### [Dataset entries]
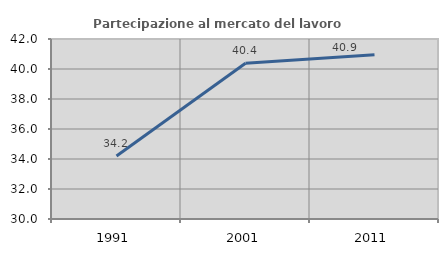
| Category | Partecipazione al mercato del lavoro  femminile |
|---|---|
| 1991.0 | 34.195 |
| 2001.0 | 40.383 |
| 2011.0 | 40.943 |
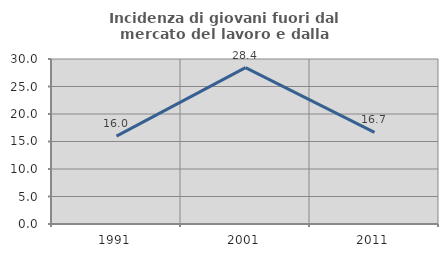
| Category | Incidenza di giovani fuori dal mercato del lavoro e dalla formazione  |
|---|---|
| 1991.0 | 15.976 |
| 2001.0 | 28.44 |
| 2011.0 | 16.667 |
--
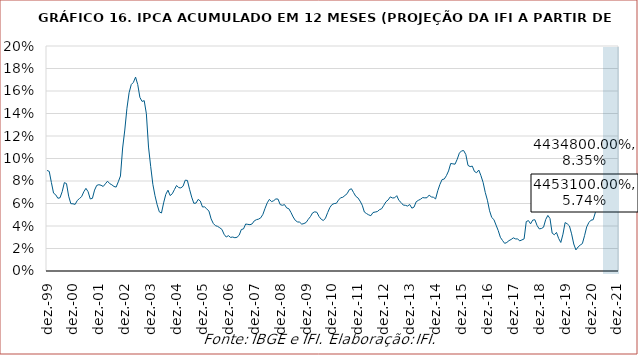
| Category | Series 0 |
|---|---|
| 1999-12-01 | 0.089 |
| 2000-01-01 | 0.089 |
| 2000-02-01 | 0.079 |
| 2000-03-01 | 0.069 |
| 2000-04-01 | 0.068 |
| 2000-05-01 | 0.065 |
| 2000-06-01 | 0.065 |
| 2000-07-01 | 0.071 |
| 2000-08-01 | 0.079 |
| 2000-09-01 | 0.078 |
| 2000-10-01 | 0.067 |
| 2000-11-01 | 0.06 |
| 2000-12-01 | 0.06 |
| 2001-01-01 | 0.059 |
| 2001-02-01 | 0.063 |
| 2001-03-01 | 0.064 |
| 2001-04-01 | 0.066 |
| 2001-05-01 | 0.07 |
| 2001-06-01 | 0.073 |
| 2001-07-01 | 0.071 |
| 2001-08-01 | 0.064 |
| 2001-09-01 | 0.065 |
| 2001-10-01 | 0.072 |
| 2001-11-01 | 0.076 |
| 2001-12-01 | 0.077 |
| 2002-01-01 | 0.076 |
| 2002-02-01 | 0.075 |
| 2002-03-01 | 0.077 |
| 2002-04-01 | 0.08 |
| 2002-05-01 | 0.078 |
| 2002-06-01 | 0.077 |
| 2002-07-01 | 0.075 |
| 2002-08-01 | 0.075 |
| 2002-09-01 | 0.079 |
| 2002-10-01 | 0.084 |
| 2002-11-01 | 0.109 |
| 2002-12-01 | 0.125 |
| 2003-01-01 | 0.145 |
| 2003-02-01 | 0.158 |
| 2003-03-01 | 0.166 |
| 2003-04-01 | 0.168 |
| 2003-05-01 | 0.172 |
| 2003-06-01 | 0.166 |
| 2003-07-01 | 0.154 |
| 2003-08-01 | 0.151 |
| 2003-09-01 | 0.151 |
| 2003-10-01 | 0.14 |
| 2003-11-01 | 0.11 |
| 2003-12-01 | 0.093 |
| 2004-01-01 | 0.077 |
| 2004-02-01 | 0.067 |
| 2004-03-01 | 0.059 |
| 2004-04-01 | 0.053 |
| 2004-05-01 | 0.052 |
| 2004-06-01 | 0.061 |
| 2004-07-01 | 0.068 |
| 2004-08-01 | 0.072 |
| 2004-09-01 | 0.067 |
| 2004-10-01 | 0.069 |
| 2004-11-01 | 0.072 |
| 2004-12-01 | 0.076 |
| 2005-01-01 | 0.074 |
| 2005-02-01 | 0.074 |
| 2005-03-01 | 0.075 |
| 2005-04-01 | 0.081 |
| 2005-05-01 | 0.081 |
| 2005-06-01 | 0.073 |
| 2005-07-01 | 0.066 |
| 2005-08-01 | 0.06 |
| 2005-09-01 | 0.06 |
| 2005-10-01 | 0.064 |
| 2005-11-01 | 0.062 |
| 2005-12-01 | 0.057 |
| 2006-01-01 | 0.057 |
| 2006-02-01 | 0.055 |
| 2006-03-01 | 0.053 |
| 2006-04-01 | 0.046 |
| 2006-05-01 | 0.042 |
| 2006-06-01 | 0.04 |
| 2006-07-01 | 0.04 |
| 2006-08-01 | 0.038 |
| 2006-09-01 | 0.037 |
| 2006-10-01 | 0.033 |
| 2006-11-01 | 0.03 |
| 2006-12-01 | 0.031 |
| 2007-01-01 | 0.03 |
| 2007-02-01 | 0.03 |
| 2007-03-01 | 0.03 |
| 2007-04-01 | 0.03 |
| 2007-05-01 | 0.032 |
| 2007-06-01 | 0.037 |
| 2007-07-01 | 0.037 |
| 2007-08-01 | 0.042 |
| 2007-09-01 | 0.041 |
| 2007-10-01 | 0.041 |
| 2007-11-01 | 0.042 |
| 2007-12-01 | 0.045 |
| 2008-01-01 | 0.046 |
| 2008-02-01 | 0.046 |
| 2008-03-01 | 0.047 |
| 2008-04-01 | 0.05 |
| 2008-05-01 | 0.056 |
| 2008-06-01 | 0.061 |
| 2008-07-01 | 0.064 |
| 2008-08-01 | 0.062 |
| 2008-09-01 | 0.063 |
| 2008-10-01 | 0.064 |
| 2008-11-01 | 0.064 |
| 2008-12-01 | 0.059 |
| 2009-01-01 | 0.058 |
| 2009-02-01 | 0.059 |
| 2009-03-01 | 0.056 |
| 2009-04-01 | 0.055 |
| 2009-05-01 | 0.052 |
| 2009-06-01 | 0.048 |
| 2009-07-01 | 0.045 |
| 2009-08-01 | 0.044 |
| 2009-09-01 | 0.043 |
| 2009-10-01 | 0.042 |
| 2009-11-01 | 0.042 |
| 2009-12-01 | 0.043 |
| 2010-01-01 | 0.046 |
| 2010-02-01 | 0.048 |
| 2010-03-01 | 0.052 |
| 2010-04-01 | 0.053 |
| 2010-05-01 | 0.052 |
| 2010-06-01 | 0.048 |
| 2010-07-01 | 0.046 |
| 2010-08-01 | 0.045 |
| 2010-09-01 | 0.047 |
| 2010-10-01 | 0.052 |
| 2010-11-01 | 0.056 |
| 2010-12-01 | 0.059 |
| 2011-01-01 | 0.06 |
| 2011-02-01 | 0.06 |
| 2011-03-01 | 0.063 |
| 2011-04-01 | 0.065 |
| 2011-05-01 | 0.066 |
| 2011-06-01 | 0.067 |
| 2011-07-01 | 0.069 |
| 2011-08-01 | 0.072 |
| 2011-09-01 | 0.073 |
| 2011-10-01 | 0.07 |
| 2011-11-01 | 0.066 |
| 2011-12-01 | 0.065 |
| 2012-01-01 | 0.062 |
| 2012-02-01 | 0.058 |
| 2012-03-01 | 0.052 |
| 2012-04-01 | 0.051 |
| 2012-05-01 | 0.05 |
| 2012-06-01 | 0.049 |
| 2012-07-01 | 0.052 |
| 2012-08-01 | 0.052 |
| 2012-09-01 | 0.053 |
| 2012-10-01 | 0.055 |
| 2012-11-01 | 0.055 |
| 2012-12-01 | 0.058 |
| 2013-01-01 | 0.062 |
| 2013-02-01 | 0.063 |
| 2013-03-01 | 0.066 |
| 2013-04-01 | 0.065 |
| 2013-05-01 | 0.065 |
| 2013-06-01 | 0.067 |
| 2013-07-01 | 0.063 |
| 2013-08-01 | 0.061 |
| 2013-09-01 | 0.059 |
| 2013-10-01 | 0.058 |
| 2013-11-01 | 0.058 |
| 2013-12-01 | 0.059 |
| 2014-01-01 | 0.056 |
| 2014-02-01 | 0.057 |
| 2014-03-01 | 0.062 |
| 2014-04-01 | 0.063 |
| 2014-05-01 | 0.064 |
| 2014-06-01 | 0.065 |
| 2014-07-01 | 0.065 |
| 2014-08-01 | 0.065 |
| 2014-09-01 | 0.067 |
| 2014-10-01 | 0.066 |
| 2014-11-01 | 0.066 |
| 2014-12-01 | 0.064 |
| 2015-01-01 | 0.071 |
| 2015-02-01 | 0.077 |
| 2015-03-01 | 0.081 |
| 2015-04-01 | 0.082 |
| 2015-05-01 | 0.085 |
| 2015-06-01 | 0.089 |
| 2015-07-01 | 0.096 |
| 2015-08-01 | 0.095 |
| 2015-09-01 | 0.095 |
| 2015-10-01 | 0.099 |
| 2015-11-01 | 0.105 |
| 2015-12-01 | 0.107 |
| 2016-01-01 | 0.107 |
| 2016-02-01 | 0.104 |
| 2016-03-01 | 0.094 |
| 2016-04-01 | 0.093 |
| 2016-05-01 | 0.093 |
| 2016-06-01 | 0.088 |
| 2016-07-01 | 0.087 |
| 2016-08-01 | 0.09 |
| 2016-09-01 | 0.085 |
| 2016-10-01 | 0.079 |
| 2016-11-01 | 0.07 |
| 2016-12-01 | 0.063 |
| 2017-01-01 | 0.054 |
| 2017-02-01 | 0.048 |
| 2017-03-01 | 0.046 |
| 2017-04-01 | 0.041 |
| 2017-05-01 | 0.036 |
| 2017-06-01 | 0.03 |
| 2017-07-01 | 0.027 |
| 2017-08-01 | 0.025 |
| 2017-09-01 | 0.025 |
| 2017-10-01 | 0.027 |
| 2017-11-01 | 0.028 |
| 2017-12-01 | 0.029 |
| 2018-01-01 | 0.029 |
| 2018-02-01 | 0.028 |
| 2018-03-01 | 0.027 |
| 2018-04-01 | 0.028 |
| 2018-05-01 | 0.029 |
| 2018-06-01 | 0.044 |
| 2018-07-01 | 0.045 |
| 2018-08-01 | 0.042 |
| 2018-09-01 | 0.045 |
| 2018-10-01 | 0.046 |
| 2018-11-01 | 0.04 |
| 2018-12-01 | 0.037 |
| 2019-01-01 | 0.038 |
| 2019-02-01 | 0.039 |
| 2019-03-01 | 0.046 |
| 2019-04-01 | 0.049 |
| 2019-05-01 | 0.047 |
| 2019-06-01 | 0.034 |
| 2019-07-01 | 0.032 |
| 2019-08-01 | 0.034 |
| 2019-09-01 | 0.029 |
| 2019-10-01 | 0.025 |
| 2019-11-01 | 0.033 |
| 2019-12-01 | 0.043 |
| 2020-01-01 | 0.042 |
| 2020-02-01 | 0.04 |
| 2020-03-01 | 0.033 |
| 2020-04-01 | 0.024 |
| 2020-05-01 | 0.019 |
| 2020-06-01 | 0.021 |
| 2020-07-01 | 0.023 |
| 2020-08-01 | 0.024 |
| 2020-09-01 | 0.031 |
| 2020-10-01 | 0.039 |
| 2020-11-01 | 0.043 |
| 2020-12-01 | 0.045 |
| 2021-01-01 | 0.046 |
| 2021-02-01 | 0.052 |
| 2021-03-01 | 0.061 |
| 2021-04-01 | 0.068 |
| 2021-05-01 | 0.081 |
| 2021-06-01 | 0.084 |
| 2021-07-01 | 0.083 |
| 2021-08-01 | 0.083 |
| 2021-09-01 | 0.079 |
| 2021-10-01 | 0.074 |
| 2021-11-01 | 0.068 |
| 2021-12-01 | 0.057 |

### [Task details]
Of the lines above, retype only those from the line containing "2020-03-01 | 0.033 |" through the line containing "2021-12-01 | 0.057 |", including both, exactly.

### [Reply]
| 2020-03-01 | 0.033 |
| 2020-04-01 | 0.024 |
| 2020-05-01 | 0.019 |
| 2020-06-01 | 0.021 |
| 2020-07-01 | 0.023 |
| 2020-08-01 | 0.024 |
| 2020-09-01 | 0.031 |
| 2020-10-01 | 0.039 |
| 2020-11-01 | 0.043 |
| 2020-12-01 | 0.045 |
| 2021-01-01 | 0.046 |
| 2021-02-01 | 0.052 |
| 2021-03-01 | 0.061 |
| 2021-04-01 | 0.068 |
| 2021-05-01 | 0.081 |
| 2021-06-01 | 0.084 |
| 2021-07-01 | 0.083 |
| 2021-08-01 | 0.083 |
| 2021-09-01 | 0.079 |
| 2021-10-01 | 0.074 |
| 2021-11-01 | 0.068 |
| 2021-12-01 | 0.057 |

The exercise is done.